Imagine the missing value in A was 3, or that there were other rows missing from this data that meant the value for sum is really correct.

Here we want to fill in the values for B and C without overwriting the values for A or D as these cannot be recalculated using the data we are given.

In [26]:
replacement = df[~df['orig'].isnull()]['orig'].sum(level=0).reindex(df.index, level=0); replacement
Out[26]:
A  1    1.0
   2    1.0
   3    1.0
B  1    2.0
   2    2.0
C  1    6.0
   2    6.0
   3    6.0
D  1    NaN
Name: orig, dtype: float64

fillna will only update values in the original series where they are already None - it won't overwrite existing values.

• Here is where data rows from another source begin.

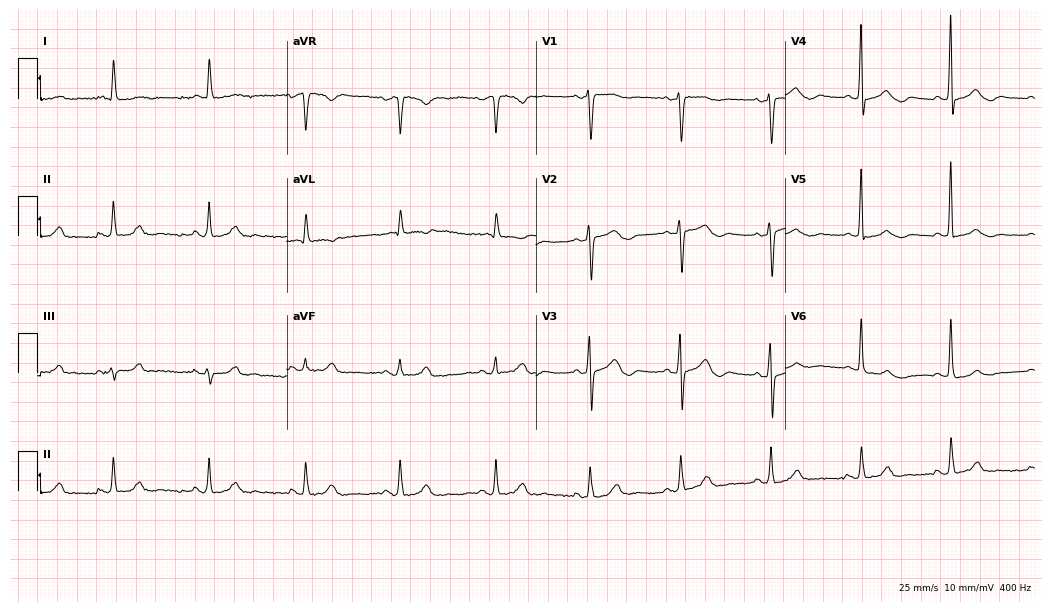
ECG (10.2-second recording at 400 Hz) — a 76-year-old female patient. Screened for six findings — first-degree AV block, right bundle branch block, left bundle branch block, sinus bradycardia, atrial fibrillation, sinus tachycardia — none is recorded. Findings outside these six are not listed.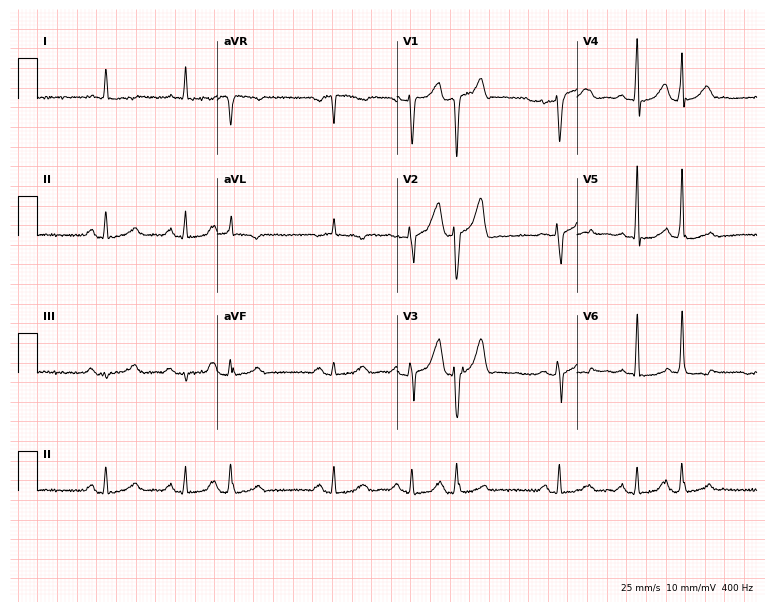
Electrocardiogram, a 73-year-old male. Of the six screened findings (first-degree AV block, right bundle branch block, left bundle branch block, sinus bradycardia, atrial fibrillation, sinus tachycardia), none is recorded. Only these six findings were labelled.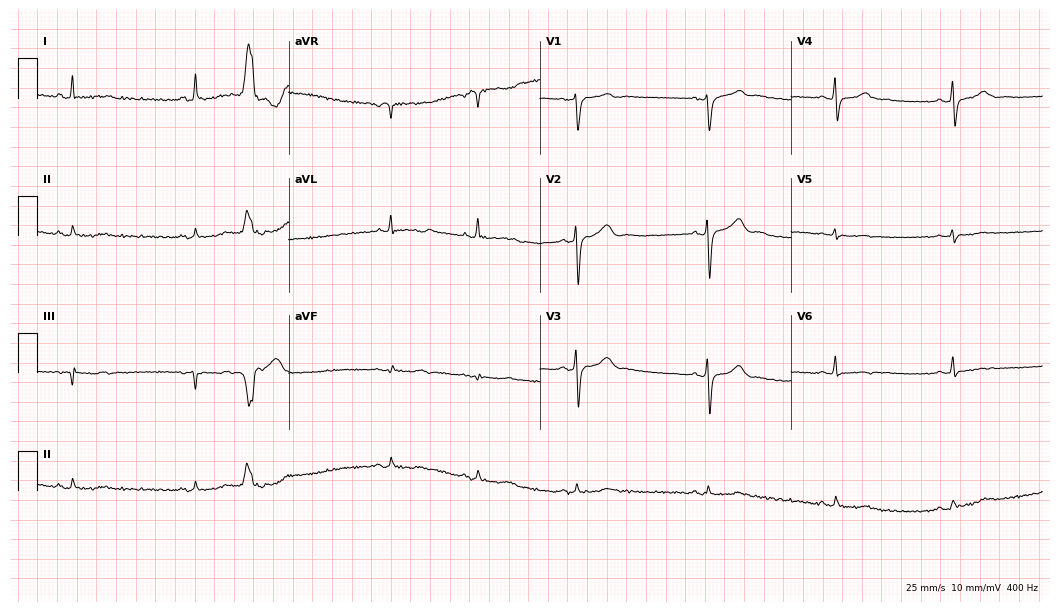
ECG (10.2-second recording at 400 Hz) — a 57-year-old woman. Screened for six findings — first-degree AV block, right bundle branch block, left bundle branch block, sinus bradycardia, atrial fibrillation, sinus tachycardia — none is recorded. Other findings, if any, are not listed.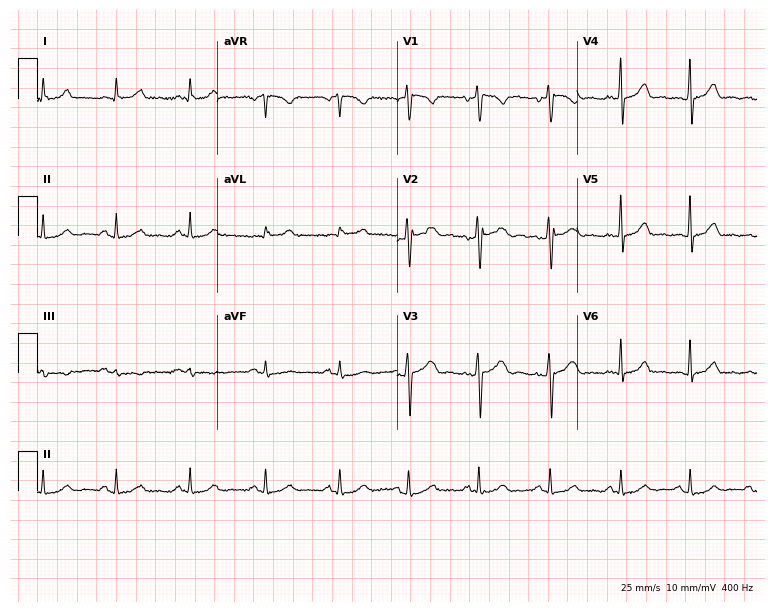
12-lead ECG from a 42-year-old male. No first-degree AV block, right bundle branch block, left bundle branch block, sinus bradycardia, atrial fibrillation or sinus tachycardia recorded for this tracing. Only these six findings were labelled.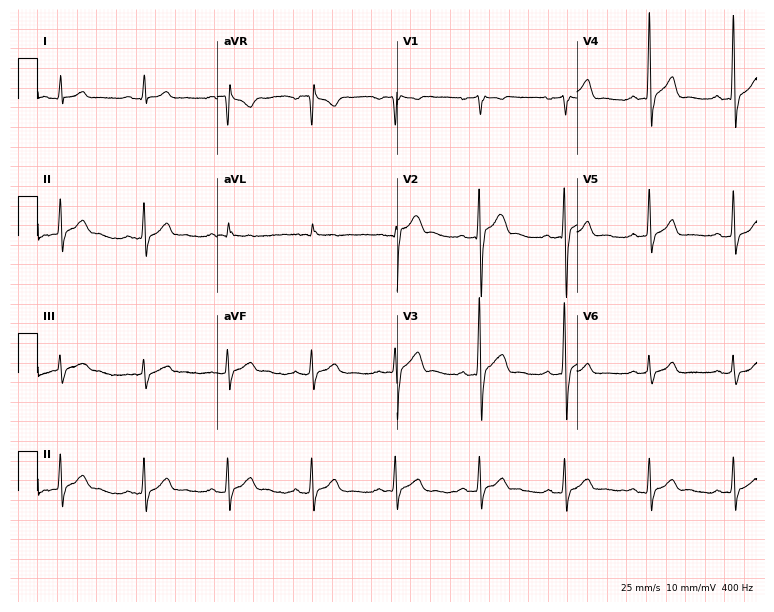
12-lead ECG (7.3-second recording at 400 Hz) from a man, 49 years old. Labelled as a normal ECG.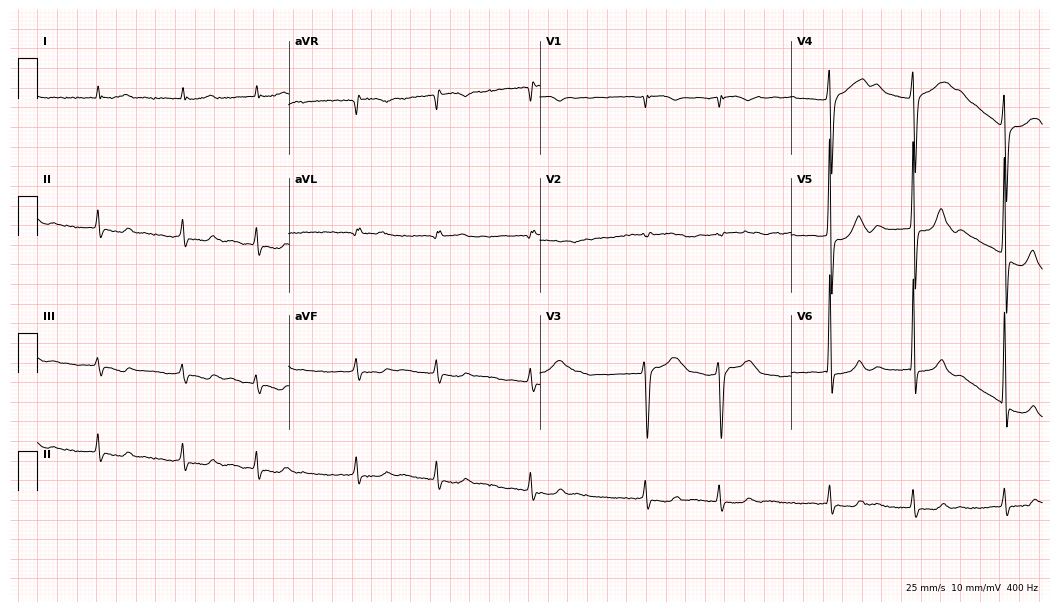
Standard 12-lead ECG recorded from a male, 78 years old (10.2-second recording at 400 Hz). None of these six findings is recorded: first-degree AV block, right bundle branch block (RBBB), left bundle branch block (LBBB), sinus bradycardia, atrial fibrillation (AF), sinus tachycardia. Only these six findings were labelled.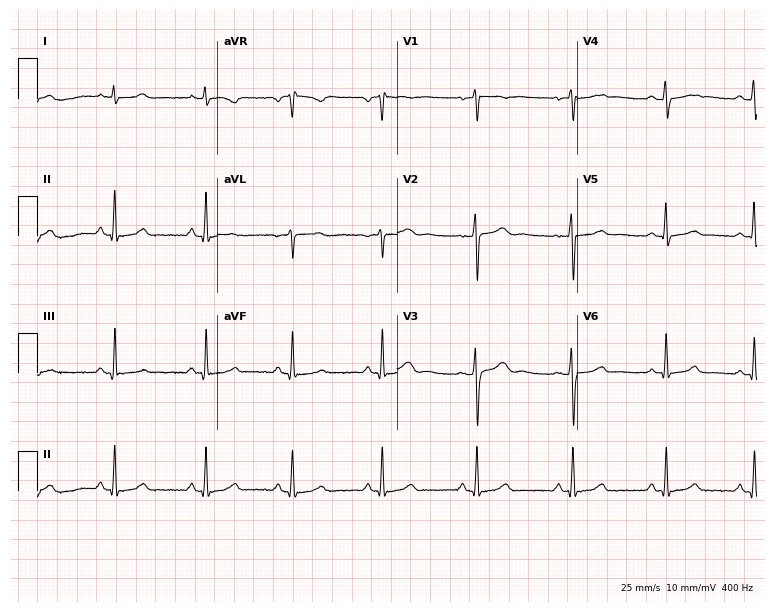
ECG (7.3-second recording at 400 Hz) — a 23-year-old female. Labelled as a normal ECG.

This way we can keep the value for A and D and only update the missing cases that we need.

In [27]:
df['sum'] = df['sum'].fillna(replacement); df
Out[27]:
orig sum
A 1 0.0 4.0
2 NaN 4.0
3 1.0 4.0
B 1 1.0 2.0
2 1.0 2.0
C 1 2.0 6.0
2 4.0 6.0
3 NaN 6.0
D 1 NaN 3.0

Now instead imagine that we know the value for A is wrong and we want to overwrite it using our new calculation. Since the original data fro D is missing we're going to rely on the fact that it's correct and don't want to overwrite that. So we want to update values for A, B, and C. Using update will overwrite the existing values where our new series is not None. This is done "inplace".

In [28]:
df['sum'].update(replacement); df
Out[28]:
orig sum
A 1 0.0 1.0
2 NaN 1.0
3 1.0 1.0
B 1 1.0 2.0
2 1.0 2.0
C 1 2.0 6.0
2 4.0 6.0
3 NaN 6.0
D 1 NaN 3.0

These fillna and update functions aren't anything special to MultiIndexed DataFrames, this demonstration to myself is more to show the full workflow once the recalculated Series has been properly indexed to align with what we're filling or updating. None of these calculations will work if the new Series is only indexed at the higher level, and sometimes the code doesn't even throw errors so you won't know that it's failed.